The basic thesis of this monograph is that having an ‘identity’ appears to solve the most fundamental existential problem – who we are, and to an extent, the corollary problem of why we are on this planet. But the consequence of this impoverished ‘solution’ is that we not only kill in the name of identity, but that we are imprisoned within the identity from the moment of birth by others far more powerful, until we at least tacitly agree to become our own jail keepers while besotted with the illusion of our freedom. (p. 25-26)
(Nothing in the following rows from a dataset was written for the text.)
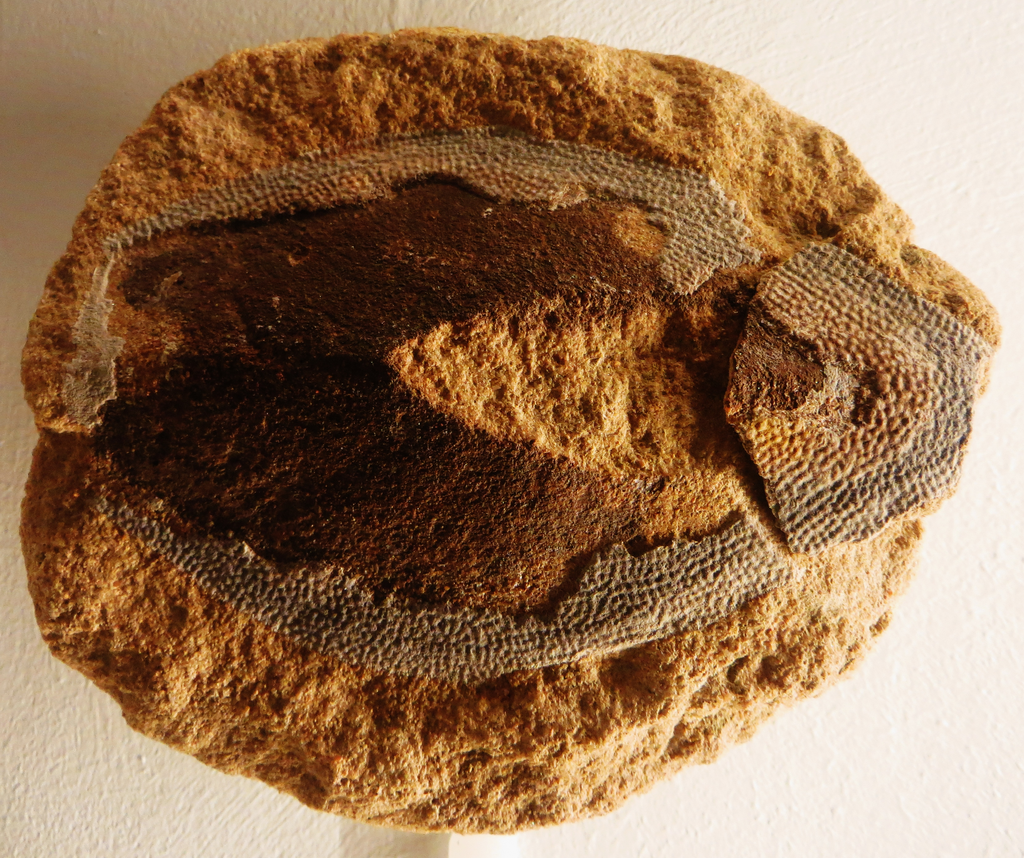 Fossil of Asterolepis, an extinct fish- Took the picture at Museum of Paleontology of Tuebingen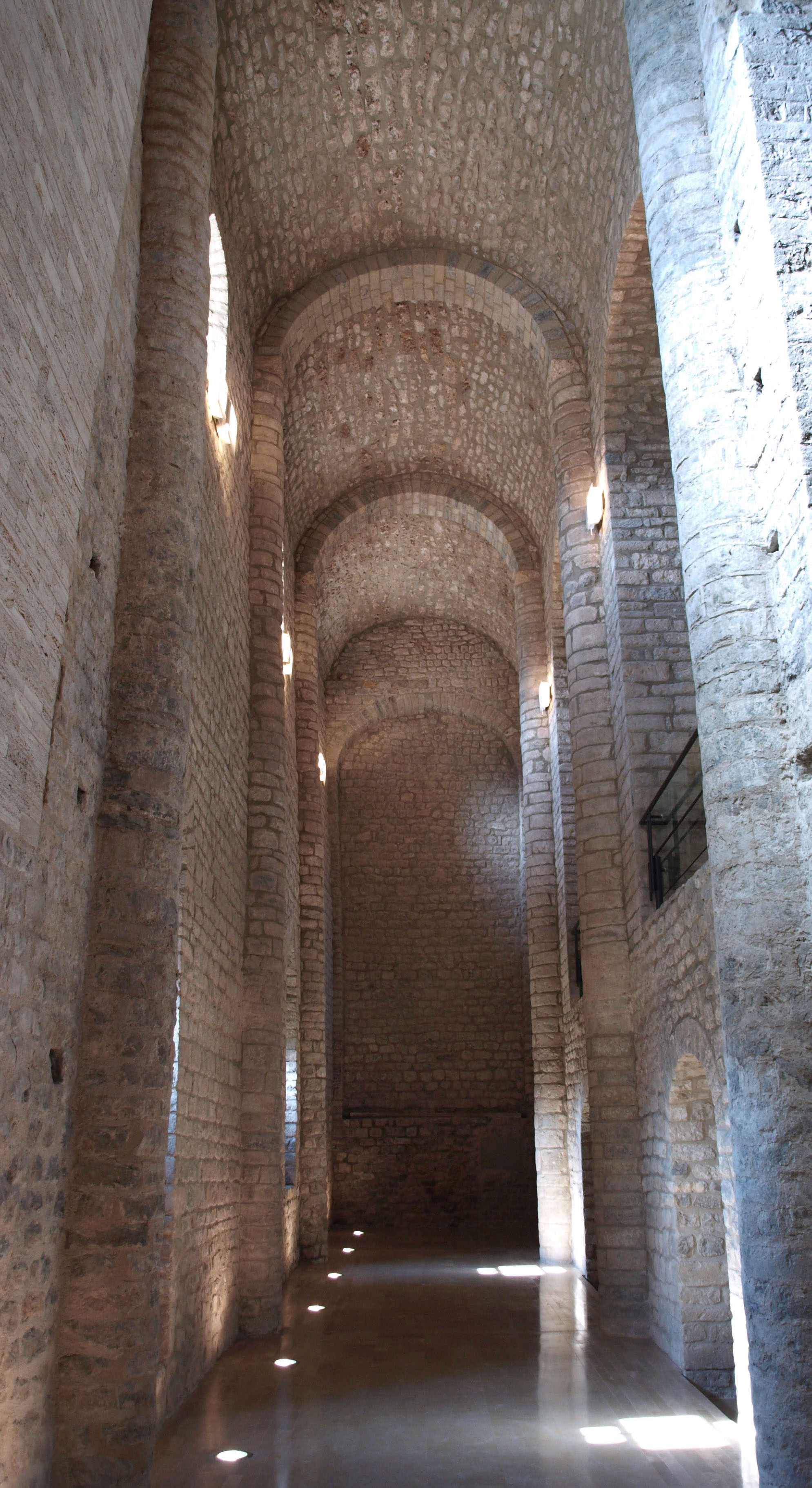 Església de Sant Llorenç prop Bagà (Guardiola de Berguedà)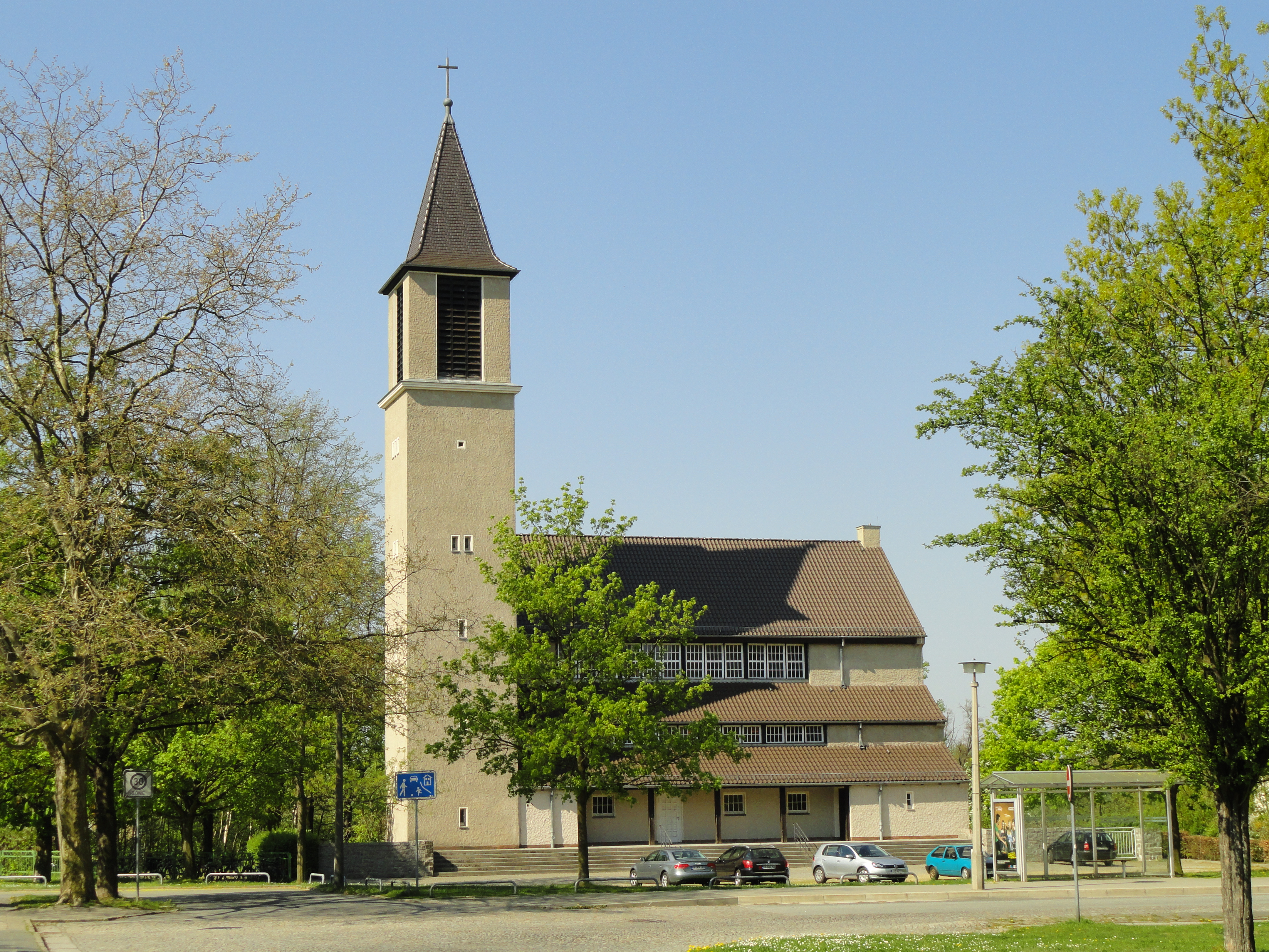 Christuskirche am Diesterwegplatz in Görlitz-Rauschwalde aus Richtung Osten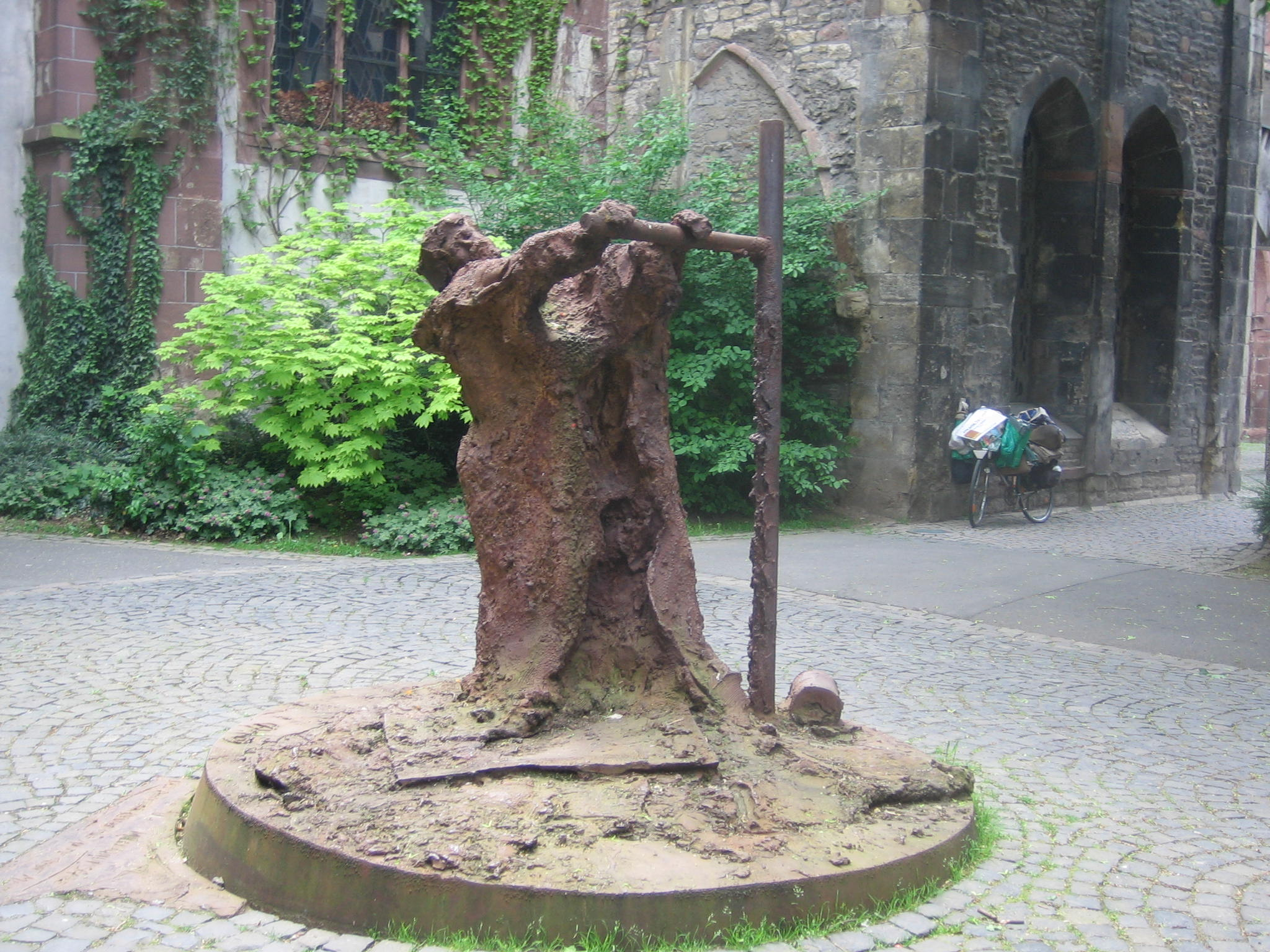 Gutenberg Statue vor der Christophskirche (seine Taufkirche) in Mainz. Künstler Karlheinz Oswald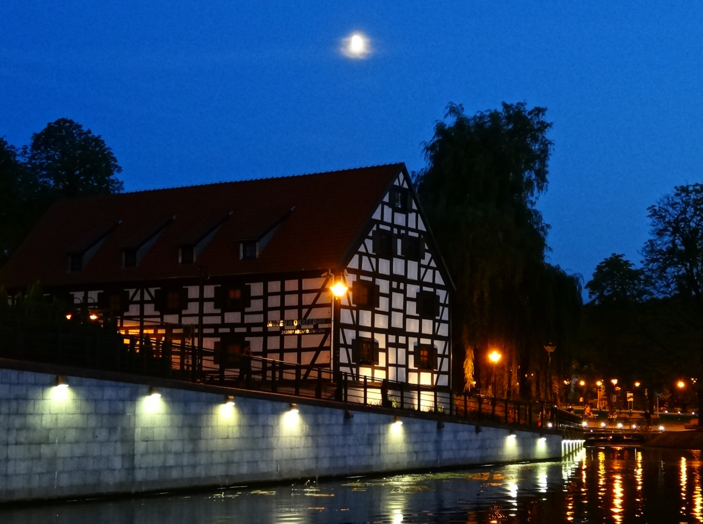 Biały Spichlerz na Wyspie Młyńskiej w Bydgoszczy, zbud. ok. 1790 r. na gotyckich piwnicach z XV-XVI w.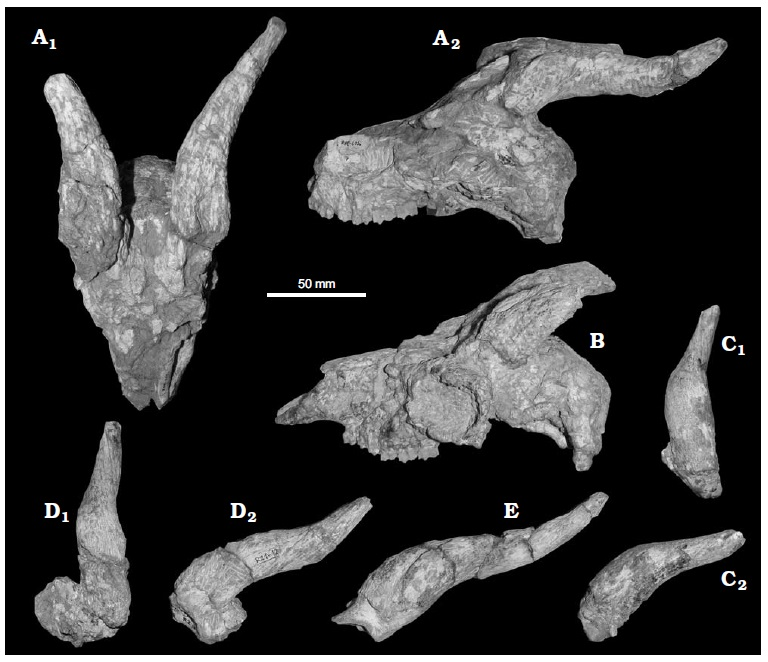 Oiocerin antelope Samotragus from Northern Greece. A, B, E. Samotragus praecursor Bouvrain and Bonis, 1985 from Ravin de la Pluie (RPl), Axios Valley, late Vallesian (Late Miocene). A. LGPUT RPl−105n, cranium in dorsal (A1) and lateral (A2) views. B. LGPUT RPl−480, holotype cranium in lateral view. E. LGPUT RPl−37, left horncore in lateral view. C, D. Samotragus cf. praecursor Bouvrain and Bonis, 1985 from Ravin des Zouaves 1 (RZ1), Axios Valley, late Vallesian (Late Miocene). C. LGPUT RZ1−11, left horncore in anterior (C1) and lateral (C2) views. D. LGPUT RZ1−17 left horncore in anterior (D1) and lateral (D2) views.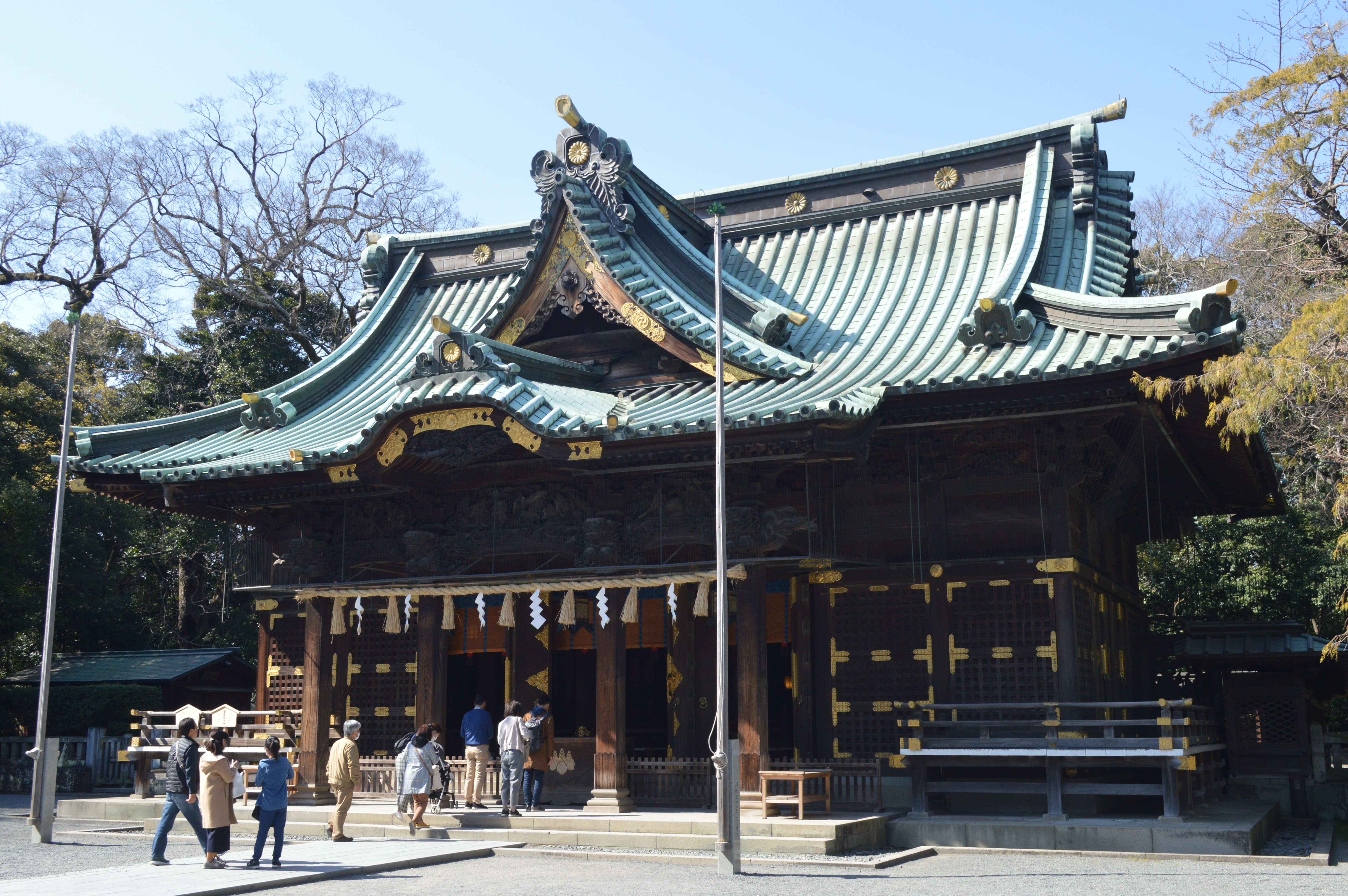 静岡県三島市大宮町2丁目1-5にある三嶋大社。拝殿。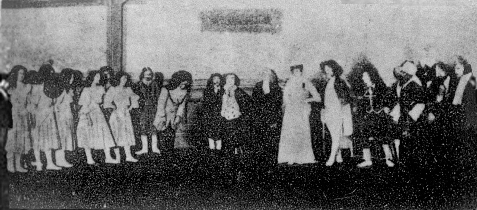 1907年6月,春柳社在日本演出《黑奴吁天录》。此为第二幕剧照。前排左起第4、5、8、9人分别是欧阳予倩饰女黑奴丑、庄云石饰哲尔治、李息霜(李叔同)饰爱米柳夫人、黄二难饰解尔培。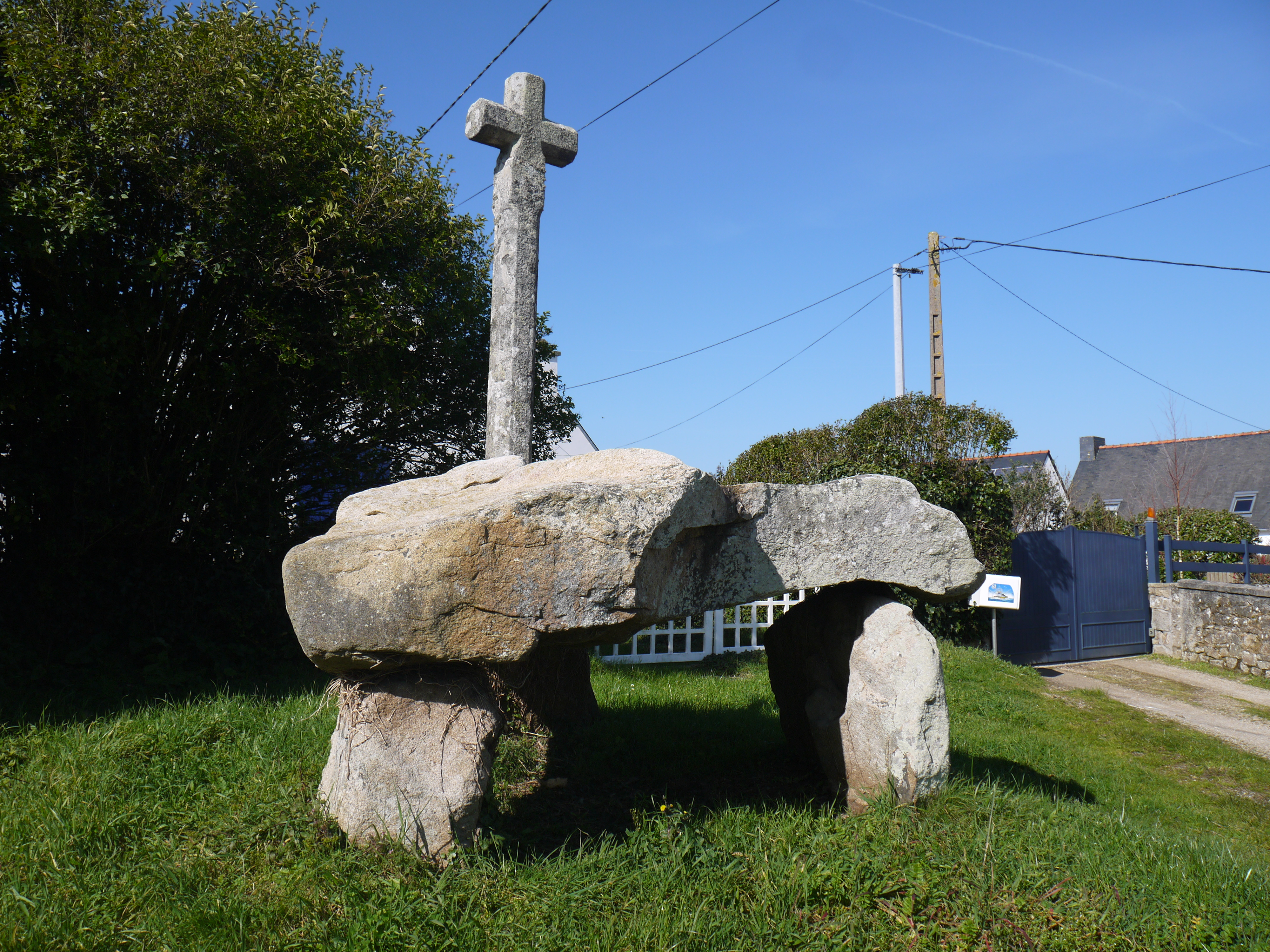 Un dolmen christianisé

Skelly uses Daniel Ellsberg as an example of rejecting one’s identity, who, as a member of a circle of high-level government employees who facilitate government policy, in this case, conducting the war against the Vietnamese, to take on a new identity as a whistleblower, a truth teller; one who values democracy. Ellsberg came to believe that for democracy to work the people of this country needed to know the truth about what its government was doing so that they could make informed choices about what policies to support or disavow. Ellsberg has been quite vocal with his praise for both Chelsea Manning and Edward Snowden, both of whom made the same ethical choice that he did; but going public to make the American people aware of some of the things their government was doing in their name, was more important than obeying the law and upholding their oaths to keep the government’s dirty secrets – to keep hidden information about what violence and violations of privacy our armed forces and intelligence agencies were committing in the service of carrying out their missions in the Global War on Terror. For Ellsberg, the most serious rupture and casting off his former identity was not that he expressed antiwar sentiments, but that he was disloyal to the group to whom he belonged.